Entries taken from a collection:
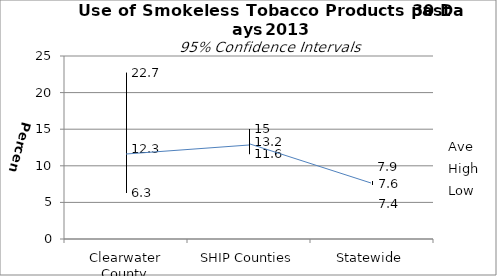
| Category | Ave | High | Low |
|---|---|---|---|
| Clearwater County | 12.3 | 22.7 | 6.3 |
| SHIP Counties | 13.2 | 15 | 11.6 |
| Statewide | 7.6 | 7.9 | 7.4 |
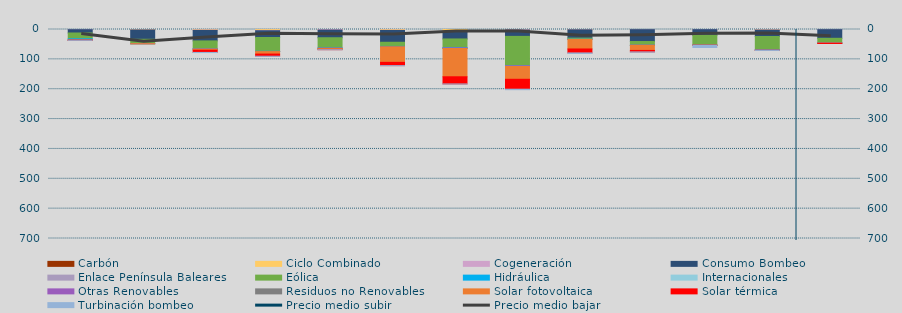
| Category | Carbón | Ciclo Combinado | Cogeneración | Consumo Bombeo | Enlace Península Baleares | Eólica | Hidráulica | Internacionales | Otras Renovables | Residuos no Renovables | Solar fotovoltaica | Solar térmica | Turbinación bombeo |
|---|---|---|---|---|---|---|---|---|---|---|---|---|---|
| 0 | 0 | 0 | 655.675 | 11045.084 | 0 | 19430.531 | 3297.137 | 0 | 1221.2 | 4.575 | 380.934 | 279.19 | 100 |
| 1 | 0 | 1578.425 | 97.391 | 31105.358 | 0 | 14760.555 | 0.525 | 0 | 6.9 | 0 | 610.128 | 0 | 0 |
| 2 | 0 | 1682.35 | 1288.318 | 35237.998 | 0 | 26715.501 | 538.936 | 0 | 327.466 | 97.457 | 3459.795 | 7401.339 | 450.583 |
| 3 | 0 | 2896.525 | 1320.794 | 22481.384 | 0 | 46423.207 | 245.293 | 0 | 655.227 | 248.362 | 8080.179 | 7222.305 | 292.5 |
| 4 | 0 | 199.85 | 1687.618 | 25714.166 | 0 | 34475.114 | 354.461 | 0 | 851.955 | 108.267 | 3215.484 | 949.057 | 183.208 |
| 5 | 0 | 2332.325 | 837.542 | 39583.668 | 0 | 13865.681 | 874.017 | 0 | 764.251 | 122.4 | 51660.192 | 10959.39 | 140 |
| 6 | 0 | 8570.193 | 1044.542 | 22062.469 | 0 | 29099.06 | 778.521 | 0 | 1951.311 | 135.5 | 94698.2 | 24041.497 | 242.133 |
| 7 | 0 | 898.7 | 918.519 | 21253.542 | 0 | 97910.858 | 671.55 | 0 | 1839.655 | 0 | 43222.778 | 33235.192 | 1586.933 |
| 8 | 0 | 958.3 | 215.177 | 27683.021 | 0 | 3999.405 | 139.925 | 0 | 560.625 | 0 | 31670.609 | 13214.049 | 1776.567 |
| 9 | 0 | 186.85 | 413.567 | 39689.899 | 0 | 12288.729 | 55.808 | 0 | 97.266 | 235.032 | 17134.015 | 4971.407 | 695.217 |
| 10 | 0 | 3.75 | 528.098 | 18641.496 | 0 | 32691.319 | 287.654 | 0 | 22.882 | 0 | 968.157 | 287.639 | 6902.5 |
| 11 | 0 | 1374.075 | 765.468 | 21378.15 | 0 | 44180.543 | 1412.165 | 0 | 335.383 | 0 | 163.086 | 136.883 | 470.8 |
| 12 | 0 | 0 | 519.226 | 28959.426 | 0 | 15518.136 | 121.525 | 0 | 170.661 | 291.704 | 675.246 | 466.6 | 0 |

• [ABOUT THIS TASK]: Reproduce exactly the lines of the entries above from the first through the line with "4971.407 | 695.217 |", both included; pictures should not be reproduced.

• [SOLUTION TO THIS TASK]:
| Category | Ave | High | Low |
|---|---|---|---|
| Clearwater County | 12.3 | 22.7 | 6.3 |
| SHIP Counties | 13.2 | 15 | 11.6 |
| Statewide | 7.6 | 7.9 | 7.4 |
| Category | Carbón | Ciclo Combinado | Cogeneración | Consumo Bombeo | Enlace Península Baleares | Eólica | Hidráulica | Internacionales | Otras Renovables | Residuos no Renovables | Solar fotovoltaica | Solar térmica | Turbinación bombeo |
|---|---|---|---|---|---|---|---|---|---|---|---|---|---|
| 0 | 0 | 0 | 655.675 | 11045.084 | 0 | 19430.531 | 3297.137 | 0 | 1221.2 | 4.575 | 380.934 | 279.19 | 100 |
| 1 | 0 | 1578.425 | 97.391 | 31105.358 | 0 | 14760.555 | 0.525 | 0 | 6.9 | 0 | 610.128 | 0 | 0 |
| 2 | 0 | 1682.35 | 1288.318 | 35237.998 | 0 | 26715.501 | 538.936 | 0 | 327.466 | 97.457 | 3459.795 | 7401.339 | 450.583 |
| 3 | 0 | 2896.525 | 1320.794 | 22481.384 | 0 | 46423.207 | 245.293 | 0 | 655.227 | 248.362 | 8080.179 | 7222.305 | 292.5 |
| 4 | 0 | 199.85 | 1687.618 | 25714.166 | 0 | 34475.114 | 354.461 | 0 | 851.955 | 108.267 | 3215.484 | 949.057 | 183.208 |
| 5 | 0 | 2332.325 | 837.542 | 39583.668 | 0 | 13865.681 | 874.017 | 0 | 764.251 | 122.4 | 51660.192 | 10959.39 | 140 |
| 6 | 0 | 8570.193 | 1044.542 | 22062.469 | 0 | 29099.06 | 778.521 | 0 | 1951.311 | 135.5 | 94698.2 | 24041.497 | 242.133 |
| 7 | 0 | 898.7 | 918.519 | 21253.542 | 0 | 97910.858 | 671.55 | 0 | 1839.655 | 0 | 43222.778 | 33235.192 | 1586.933 |
| 8 | 0 | 958.3 | 215.177 | 27683.021 | 0 | 3999.405 | 139.925 | 0 | 560.625 | 0 | 31670.609 | 13214.049 | 1776.567 |
| 9 | 0 | 186.85 | 413.567 | 39689.899 | 0 | 12288.729 | 55.808 | 0 | 97.266 | 235.032 | 17134.015 | 4971.407 | 695.217 |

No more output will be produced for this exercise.